Join Date: May 2006
Location: New York City, New York
I've been thinking a little about wierd off-the-mat ways to improve my performance on the mat, and there are two things that I've found help more than anything (besides, obviously, working out).
The first is stretching constantly. Eddie Bravo has talked about it alot, and I've personally found that when I watch TV or am chilling on the computer or on the bus or whatever, I stretch. It keeps me flexible, and since I do use my flexibility alot in my training, it's really good to think about it, at least periphally, alot of the time.
The second is the one I really wanted to get to in this post (the first was just sort of a side note and a reminder-to-self).
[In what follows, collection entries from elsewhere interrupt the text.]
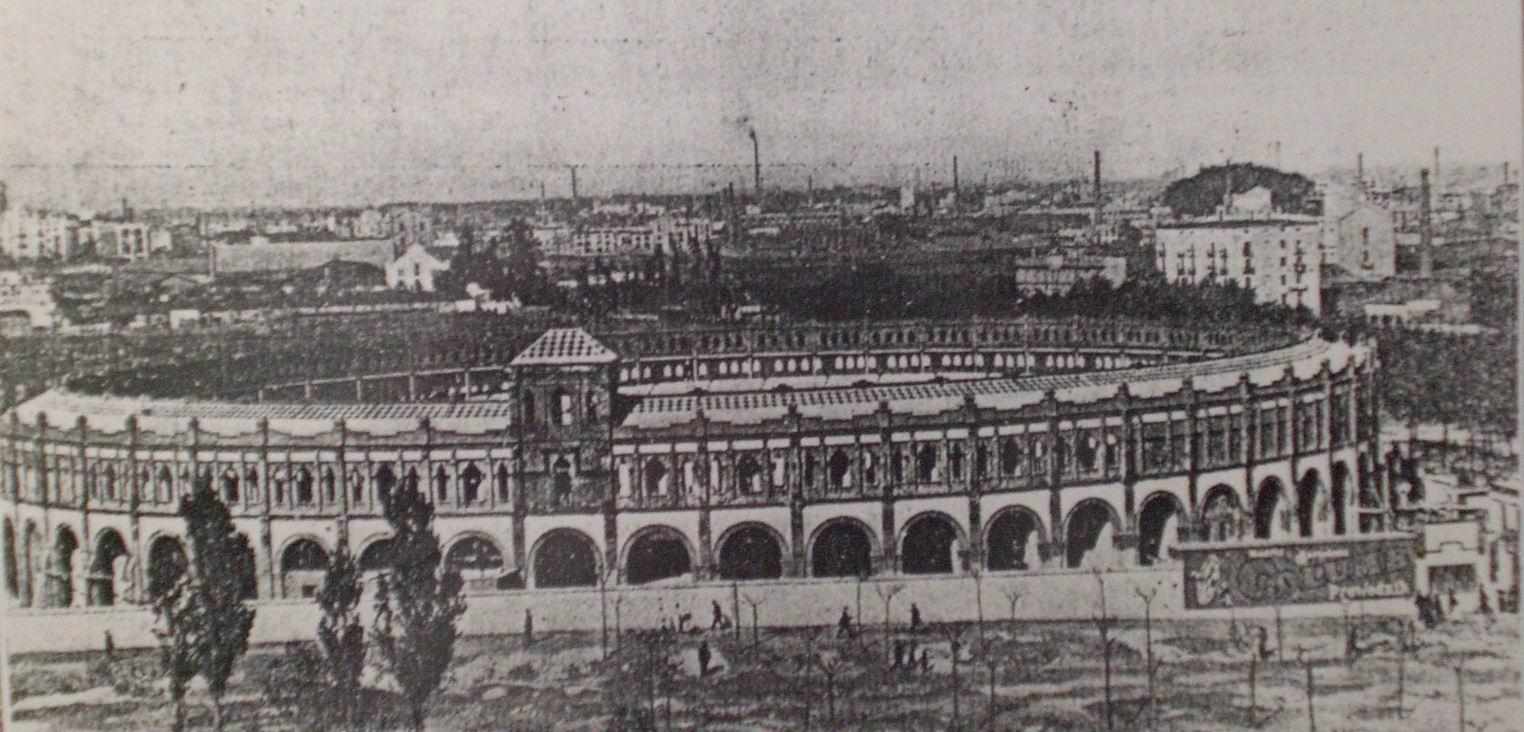 Plaça de toros "el Sport", posteriorment modificada i anomenada "Monumental" (Barcelona-Catalunya), obra de Manuel Raspall 1909 (desapareguda)
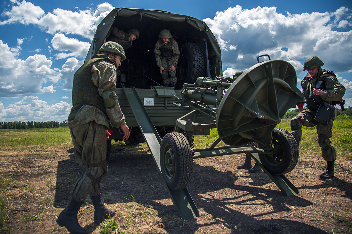 Открытие всеармейского этапа конкурса «Мастера артиллерийского огня» АрМИ-2017 (Саратовская обл.)
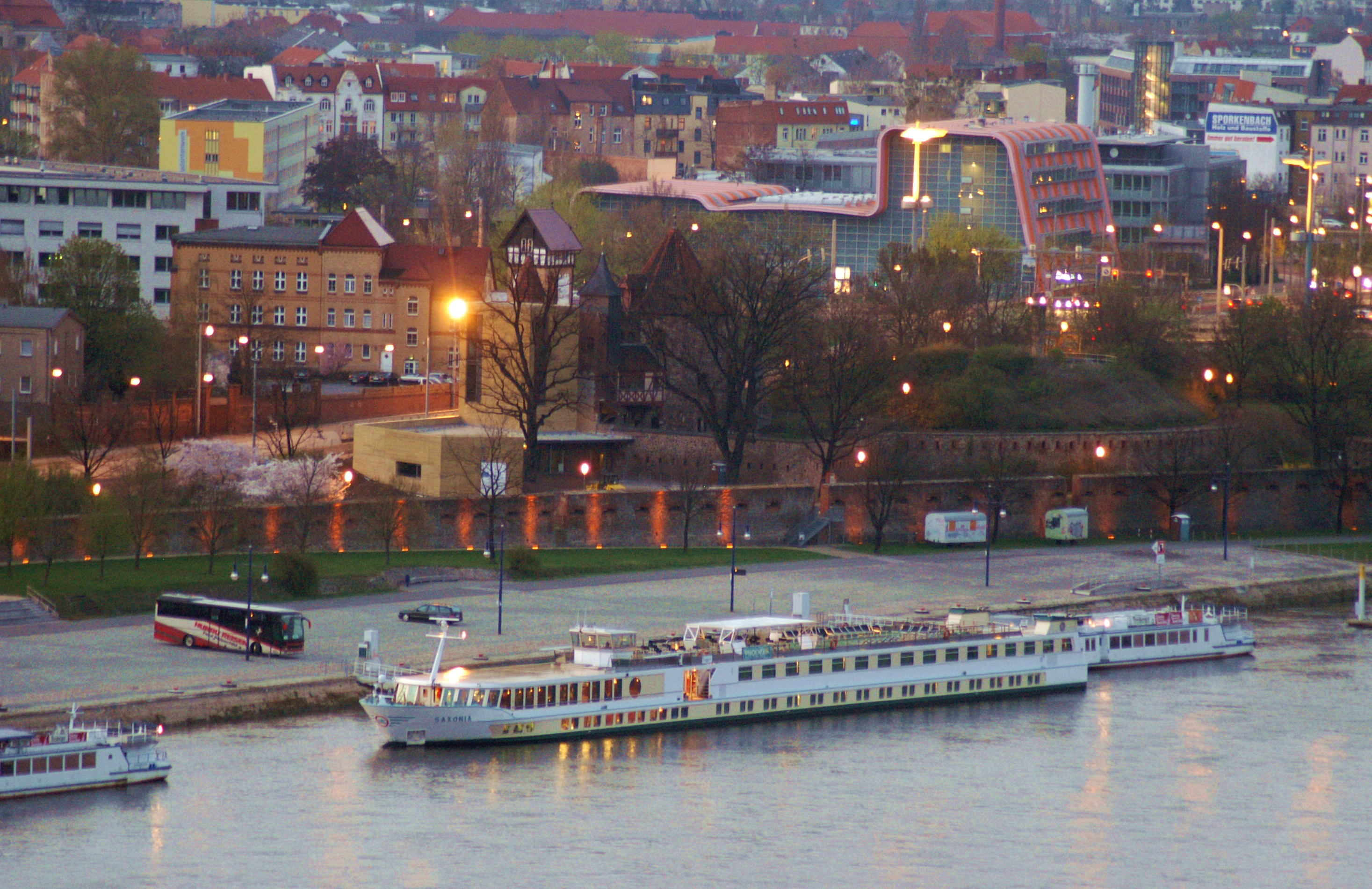 Saxonia bei Dämmerung in Magdeburg.

When I'm not on the mat, the thing that I find makes me most productive is to take things less seriously. I don't always take my time on the mat hella seriously (I mean, I mess around with techniques and do wierd stuff, instead of the regimented BJJ and such, and I have a sense of humor), but I've found that just chilling out helps me to work much better on the mat.
I feel like this is just good life advice in general, but I feel like it's worth mentioning.
On days when I'm stressed out and riled up, I find that I don't feel as good about my performances, and then I get frustrated, and when I get frustrated, my game really goes all to sh*t (and this is true of most people). So just relaxing, keeping myself calm and not taking everything seriously keeps my happy, but it also keeps me productive.
Obviously, the two are interlinked. If I'm happy, I'm going to be able to learn more, because I won't have to deal with being frustrated. I'll be able to focus on training.
Still, there are alot of ways I've been finding to do this more.
The first is to schedule my days so that I don't have excess stress. I realize that it isn't possible for everyone to live like a Hawaiian (or, in my case, a Californian), but it really helps when I don't feel way too rushed. Just make sure that, if I do schedule alot of sh*t, some of it is sh*t I can look forward to and that will calm me down, so blood doesn't shoot out my ears.
The second is not to listen to hip-hop when I'm not either working out or in a club. I'll be honest, I love rap. I'm from the Bay, I've grown up on it, but it gets my heart rate going and my wheels turning and it gets distracting. I don't listen to rap when I'm working my jiu-jitsu (or my striking) because I like to be calm. I save it for runs when I want to push myself, and for clubbing. For the rest of the time, I listen to whatever sort of chill stuff I have around. This rule also applies to metal, which also gets me going too much.
The last thing is to not deal with other people's sh*t. If someone's having a crappy day, I just don't deal with them. No reason for me to go nuts over their messes. I've found that this is true on the mat and off. If I'm on the mat, rolling with someone who's having a frustrating practice and screwing things up, getting angry and overly physical and stupid, don't meet that stupidity and aggression with stupidity and aggression. Just focus on working the technique. Play your own game and let them deal with theirs.
I realize this is a pretty Zen post, but I thought it was an important thought.